- **Task to carry out**
For each line below that contains the word "Category", return that line.

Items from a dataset
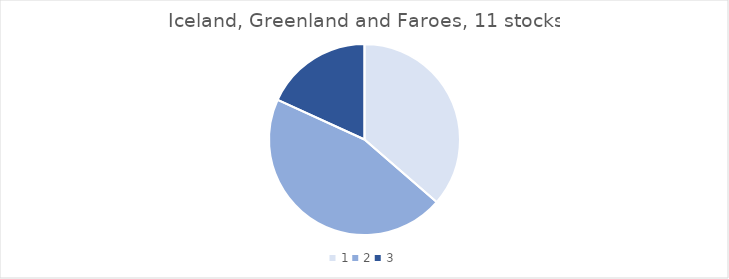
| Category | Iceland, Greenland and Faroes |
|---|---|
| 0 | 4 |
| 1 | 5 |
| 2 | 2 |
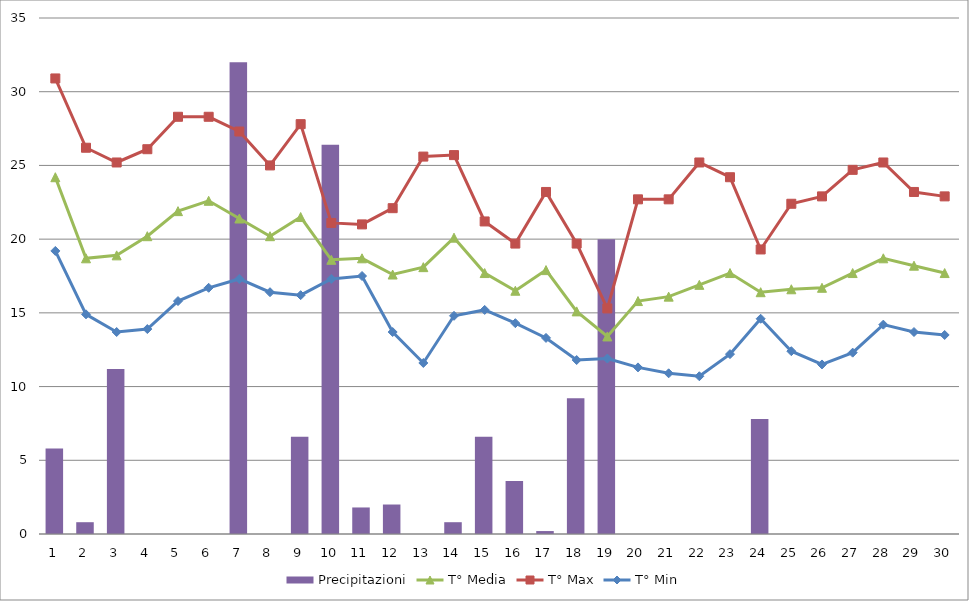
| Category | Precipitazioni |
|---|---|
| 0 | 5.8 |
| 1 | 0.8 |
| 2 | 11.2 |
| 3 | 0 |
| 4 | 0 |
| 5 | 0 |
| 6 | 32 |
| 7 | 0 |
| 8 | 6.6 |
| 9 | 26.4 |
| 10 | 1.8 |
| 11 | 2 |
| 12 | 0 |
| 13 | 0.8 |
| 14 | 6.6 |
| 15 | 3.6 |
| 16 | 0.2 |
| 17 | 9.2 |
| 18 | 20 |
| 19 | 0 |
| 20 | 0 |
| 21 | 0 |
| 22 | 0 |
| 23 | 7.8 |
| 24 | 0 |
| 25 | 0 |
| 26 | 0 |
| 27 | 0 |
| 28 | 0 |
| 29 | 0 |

...

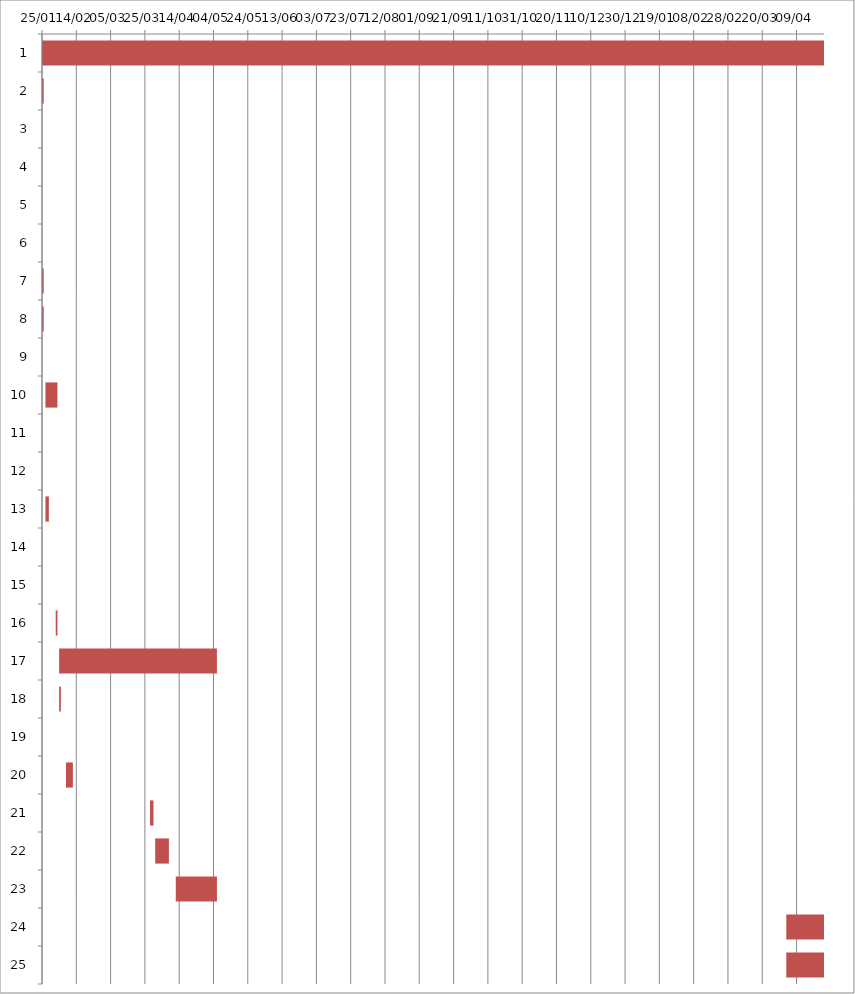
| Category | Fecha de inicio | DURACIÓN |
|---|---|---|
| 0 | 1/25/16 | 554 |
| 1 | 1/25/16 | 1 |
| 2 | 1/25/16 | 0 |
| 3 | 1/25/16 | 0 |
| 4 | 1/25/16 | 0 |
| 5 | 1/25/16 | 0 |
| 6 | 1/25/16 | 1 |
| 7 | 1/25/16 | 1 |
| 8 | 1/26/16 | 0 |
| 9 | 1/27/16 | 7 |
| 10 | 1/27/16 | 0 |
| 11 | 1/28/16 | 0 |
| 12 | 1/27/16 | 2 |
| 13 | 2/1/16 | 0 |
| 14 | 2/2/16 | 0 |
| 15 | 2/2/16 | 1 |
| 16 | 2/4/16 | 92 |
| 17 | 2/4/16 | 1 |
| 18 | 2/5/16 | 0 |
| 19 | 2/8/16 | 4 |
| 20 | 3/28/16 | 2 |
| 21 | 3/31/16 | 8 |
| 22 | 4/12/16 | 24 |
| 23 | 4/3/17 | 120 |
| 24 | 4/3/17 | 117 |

- **Written reply**
| Category | Iceland, Greenland and Faroes |
| Category | Precipitazioni |
| Category | Fecha de inicio | DURACIÓN |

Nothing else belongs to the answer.